The reason will be displayed to describe this comment to others. Learn more.

Thanks!

Could you post times in a (comparable) benchmark? Just want to ensure there isn't a speed regression.

flate/inflate.go Outdated Show resolved Hide resolved
flate/inflate.go Outdated Show resolved Hide resolved
this improves readability of the code. Also added a debug print in case next step enumeric is unrecognized. However, everything will silently fail even without this print
@flrdv
Copy link
Contributor Author

flrdv commented Oct 9, 2023

@klauspost in doStep() method, if current enum is unknown - nothing will be done. This may result in undefined behaviour, up to infinite loop. Currently there's just a debug print in default case, however this doesn't help much either. Shall we rise a panic there?

flate/inflate.go Outdated Show resolved Hide resolved
@klauspost
Copy link
Owner

if current enum is unknown - nothing will be done. This may result in undefined behaviour, up to infinite loop. Currently there's just a debug print in default case, however this doesn't help much either. Shall we rise a panic there?

Sure.
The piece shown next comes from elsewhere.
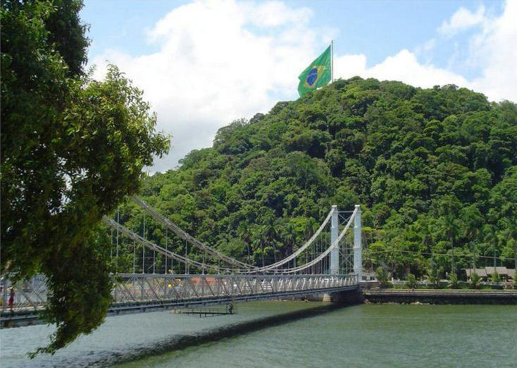 Imagem de São Vicente. A ponte e a Bandeira: Ponte Pensil em São Vicente/SP/Brasil License on Flickr (2011-02-09): CC-BY-2.0 Flickr tags: Ponte, mar, bandeira, mata, água, Frente a Frente

Should be easier to pick up by a Fuzzer then.

@flrdv
Copy link
Contributor Author

flrdv commented Oct 9, 2023

Full benchmarks output can be found here: https://gist.github.com/fakefloordiv/395a15a982cda3e43dc4f4833d3b2aac

Here's short conclusion:

Time per operation (in ns/op):

DecodeDigitsSpeed1e4:   36650   -> 33963 (1.079x)
DecodeDigitsSpeed1e5:   346724  -> 340885 (1.017x)
DecodeDigitsSpeed1e6:   3576404 -> 3515543 (1.017x)
DecodeDigitsDefault1e4:   32550   -> 31307 (1.04x)
DecodeDigitsDefault1e5:   388516  -> 383745 (1.012x)
DecodeDigitsDefault1e6:   3847923 -> 3825121 (1.006x)
DecodeDigitsCompress1e4:   33756   -> 31259 (1.08x)
DecodeDigitsCompress1e5:   367638  -> 359207 (1.023x)
DecodeDigitsCompress1e6:   3618779 -> 3546951 (1.02x)
DecodeTwainSpeed1e4:   28407   -> 27533 (1.032x)
DecodeTwainSpeed1e5:   377619  -> 371688 (1.016x)
DecodeTwainSpeed1e6:   3810692 -> 3726031 (1.023x)
DecodeTwainDefault1e4:   29461   -> 27603 (1.067x)
DecodeTwainDefault1e5:   393549  -> 385159 (1.022x)
DecodeTwainDefault1e6:   3926477 -> 3854784 (1.019x)
DecodeTwainCompress1e4:   26872   -> 25846 (1.04x)
DecodeTwainCompress1e5:   365831  -> 358215 (1.021x)
DecodeTwainCompress1e6:   3651813 -> 3577634 (1.021x)
DecodeRandomSpeed1e4:   214     -> 202.8 (1.055x)
DecodeRandomSpeed1e5:   1659    -> 1626 (1.02x)
DecodeRandomSpeed1e6:   17198   -> 17274 (0.996x)

Throughtput (in mb/s):

DecodeDigitsSpeed1e4:   272.85 -> 294.43 (1.079x)
DecodeDigitsSpeed1e5:   288.41 -> 293.35 (1.017x)
DecodeDigitsSpeed1e6:   279.61 -> 284.45 (1.017x)
DecodeDigitsDefault1e4:   307.22 -> 319.42 (1.04x)
DecodeDigitsDefault1e5:   257.39 -> 260.59 (1.012x)
DecodeDigitsDefault1e6:   259.88 -> 261.43 (1.006x)
DecodeDigitsCompress1e4:   296.24 -> 319.91 (1.08x)
DecodeDigitsCompress1e5:   272.01 -> 278.39 (1.023x)
DecodeDigitsCompress1e6:   276.34 -> 281.93 (1.02x)
DecodeTwainSpeed1e4:   352.03 -> 363.2 (1.032x)
DecodeTwainSpeed1e5:   264.82 -> 269.04 (1.016x)
DecodeTwainSpeed1e6:   262.42 -> 268.38 (1.023x)
DecodeTwainDefault1e4:   339.44 -> 362.28 (1.067x)
DecodeTwainDefault1e5:   254.1 -> 259.63 (1.022x)
DecodeTwainDefault1e6:   254.68 -> 259.42 (1.019x)
DecodeTwainCompress1e4:   372.13 -> 386.91 (1.04x)
DecodeTwainCompress1e5:   273.35 -> 279.16 (1.021x)
DecodeTwainCompress1e6:   273.84 -> 279.51 (1.021x)
DecodeRandomSpeed1e4:   46695.1 -> 49300.24 (1.056x)
DecodeRandomSpeed1e5:   60272.24 -> 61516.82 (1.021x)
DecodeRandomSpeed1e6:   58144.68 -> 57889.09 (0.996x)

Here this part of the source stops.